Use negative prompts sparingly
Good negative prompts remove common artifacts. Bad negative prompts become a giant bag of unrelated anxieties.
Good:
negative_prompt: ["blurry image", "distorted hands", "flat lighting", "text or watermark"]
Less good:
negative_prompt: [dozens of unrelated items that are unlikely to appear anyway]
Symptom -> fix guide
Problem: composition is wrong
Fix with:
- shot type
- camera angle
- focal subject
- subject placement
- lens choice
- depth layers
Problem: image looks flat or cheap
Fix with:
- stronger primary light source
- secondary rim or bounce light
- material and surface detail
- realistic shadows/reflections
- color grading direction
Problem: too busy / no focal point
Fix with:
- one primary subject
- simpler background
- explicit focus target
- fewer secondary objects
Problem: anatomy or hands are bad
Fix with:
- simpler pose
- fewer visible fingers/hands if hands are not essential
- medium shot instead of extreme close-up of hands
- natural action with clear limb positions
Problem: text is misspelled or ugly
Fix with:
- shorten copy
- put exact text in quotes
- define line breaks
- specify poster/ad layout
- choose a model with stronger text rendering
Problem: references are ignored
Fix with:
- reduce the number of references
- assign one explicit role per reference
- state what must be preserved from the base image
- declare priority if references conflict
Problem: image feels generic
Fix with:
- add a story moment
- add material specificity
- add camera/lens choices
- add atmosphere/weather/time of day
- replace vague style labels with concrete visual direction
Example high-control prompt
This example shows the general style of prompt that often produces strong results for complex scenes.

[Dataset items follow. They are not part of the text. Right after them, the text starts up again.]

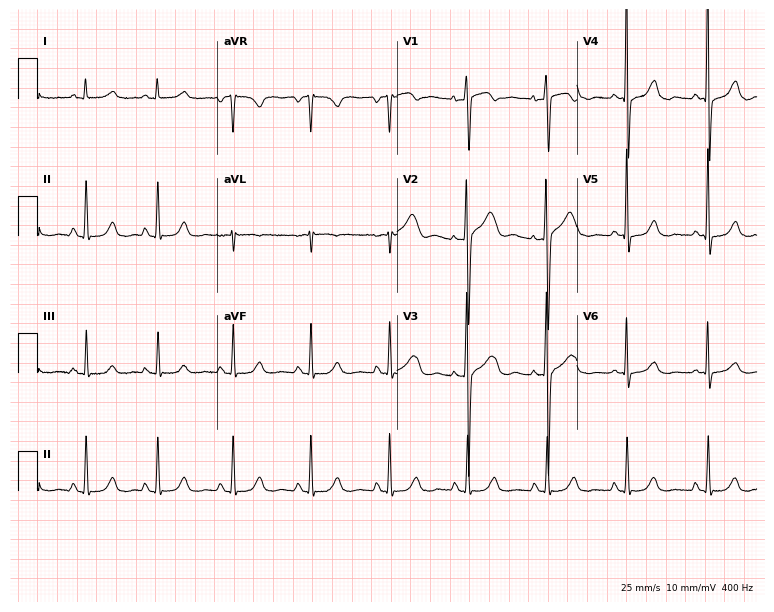
Resting 12-lead electrocardiogram (7.3-second recording at 400 Hz). Patient: a 46-year-old female. None of these six findings is recorded: first-degree AV block, right bundle branch block, left bundle branch block, sinus bradycardia, atrial fibrillation, sinus tachycardia. Other findings, if any, are not listed.
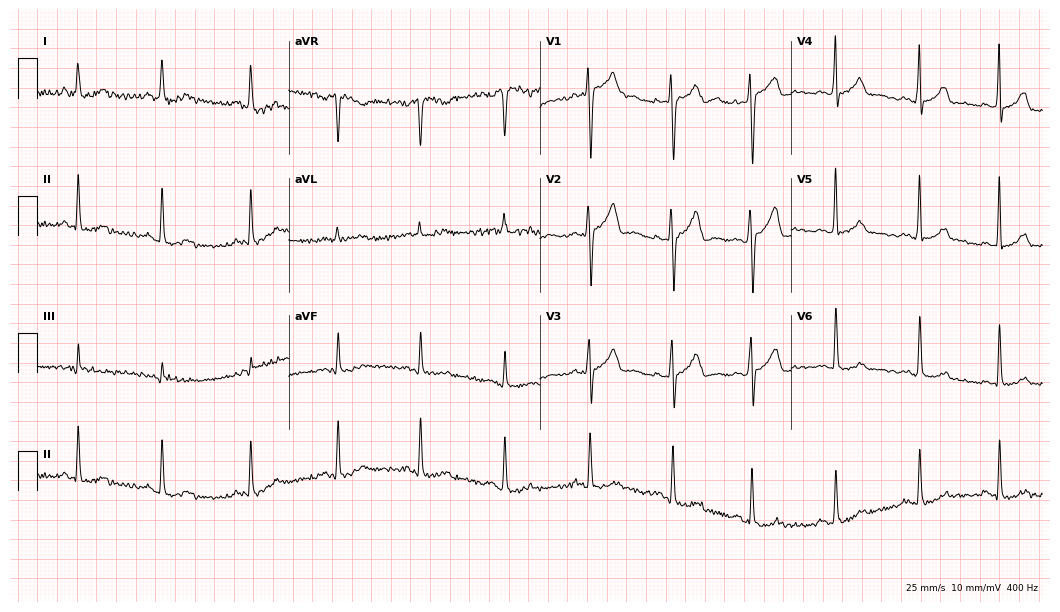
ECG (10.2-second recording at 400 Hz) — a 25-year-old female patient. Screened for six findings — first-degree AV block, right bundle branch block, left bundle branch block, sinus bradycardia, atrial fibrillation, sinus tachycardia — none is recorded. Findings outside these six are not listed.
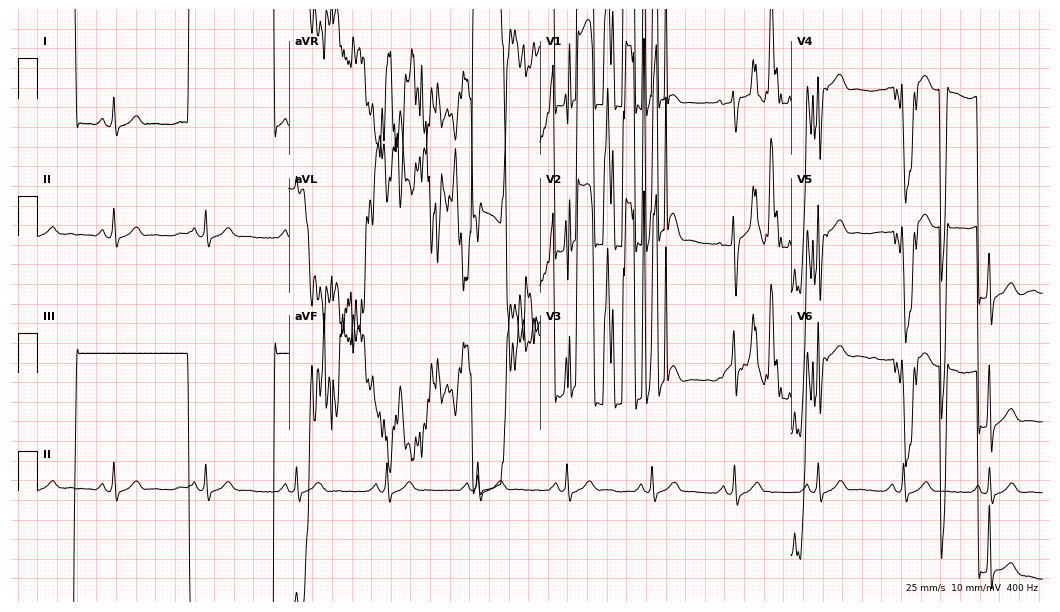
Electrocardiogram (10.2-second recording at 400 Hz), a 31-year-old male. Of the six screened findings (first-degree AV block, right bundle branch block (RBBB), left bundle branch block (LBBB), sinus bradycardia, atrial fibrillation (AF), sinus tachycardia), none is recorded.
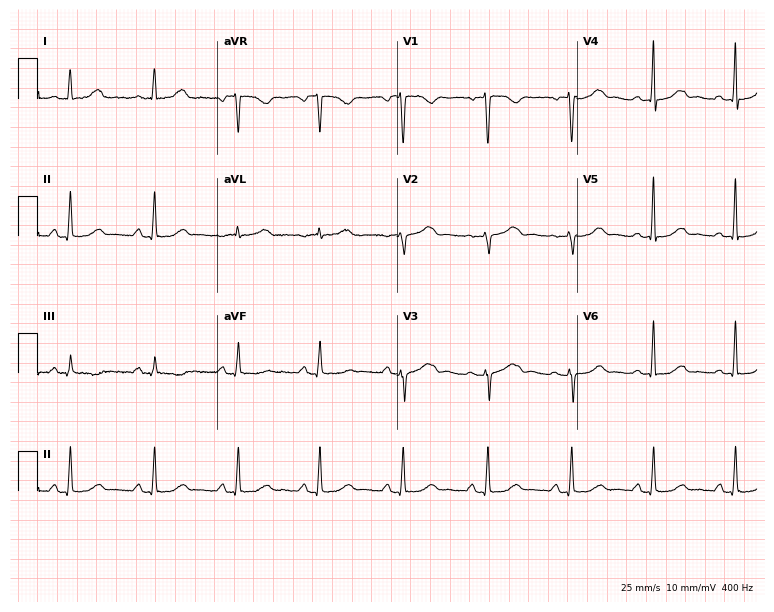
12-lead ECG from a woman, 47 years old (7.3-second recording at 400 Hz). Recorded interpretation: within normal limits.
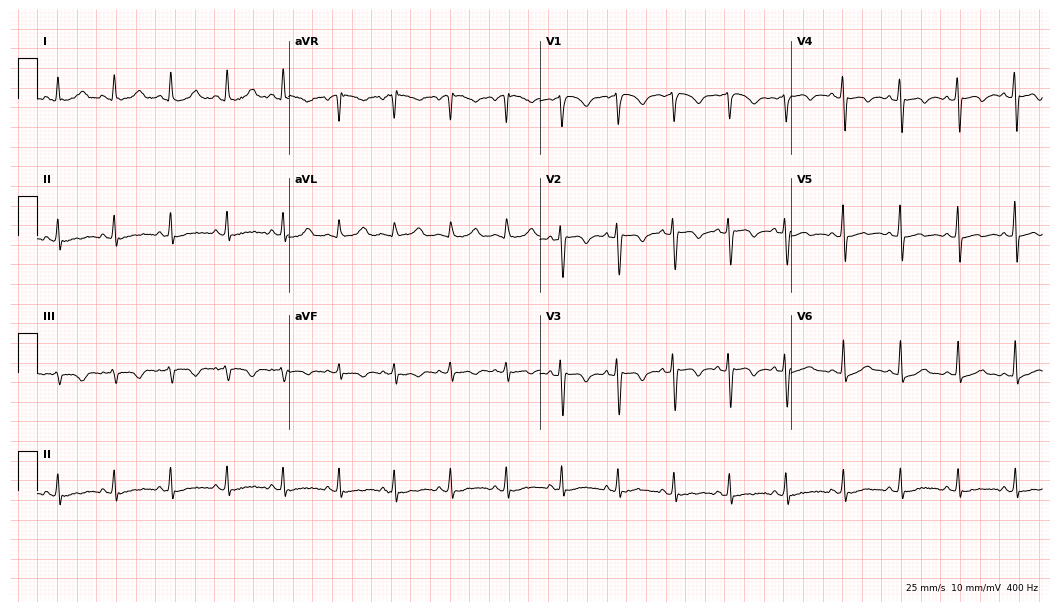
12-lead ECG (10.2-second recording at 400 Hz) from a 31-year-old female. Findings include sinus tachycardia (a sinus rate of 100 beats per minute or more).
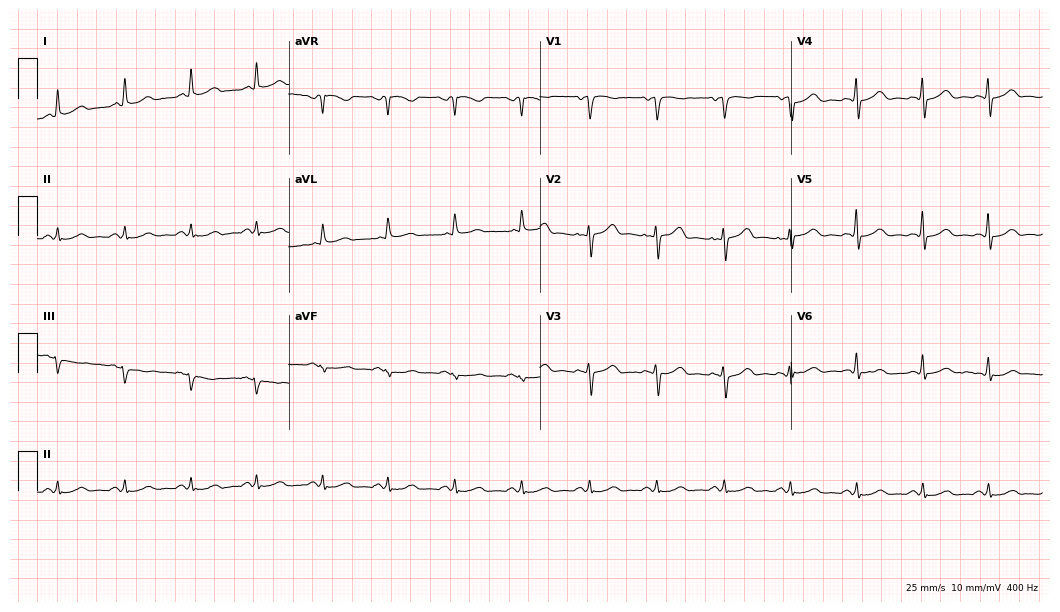
12-lead ECG from a 54-year-old man. Recorded interpretation: within normal limits.

Create a cinematic fantasy-realist image with a clear focal point, believable lighting, and rich environmental detail.
```json
{
"title": "Bioluminescent Jungle Temple at Dawn",
"style": {
"genre": "fantasy realism",
"visual_aesthetic": ["cinematic", "ultra-detailed", "atmospheric", "mythic"]
},
"scene": {
"location": "ancient jungle temple courtyard",
"environment": "dense tropical rainforest",
"time_of_day": "early dawn",
"weather": "light mist after rainfall"
},
"composition": {
"camera_angle": "low three-quarter angle",
"framing": "wide shot",
"focus": "central altar and lone explorer",
"depth_layers": [
"foreground wet roots and glowing fungi",
"midground broken steps and altar",
"background towering ruins and canopy"
]
},
"lighting": {
"primary_light_source": "soft golden dawn light through the canopy",
"secondary_light_sources": [
"warm lantern glow",
"subtle bioluminescent cyan glow"
],
"mood": "mysterious, sacred, awe-inspiring"
},
"technical_preferences": {
"aspect_ratio": "16:9",
"lens": "24mm cinematic wide-angle",
"realism": "high"
},
"negative_prompt": [
"cartoon style",
"low detail",
"flat lighting",
"text or watermark"
]
}
```
Final quality checklist
Before you stop, make sure the image has the following:
- a clear focal point
- composition that matches the use case
- lighting that supports the intended mood
- believable materials and textures
- no obvious artifacting or accidental clutter
- text that is spelled correctly if text is present
- aspect ratio that suits the output channel
- prompt file saved for reproducibility if the task is important
Minimal agent playbook
When the user asks for an image:
- infer the deliverable type and aspect ratio
- choose a suitable image model
- write the prompt in a file if the request is non-trivial
- use structured prompting for complex scenes or edits
- generate once
- if the model produces multiple output images, review every single output before deciding which one(s) to use — do not just pick the first image
- inspect what is wrong
- revise only the necessary sections
- prefer prompt improvement over random model hopping
IMPORTANT: state of the art image generation models are expensive. Check with the user before revising images.
The fastest path to better image output is usually clearer direction, cleaner hierarchy, and more deliberate visual language.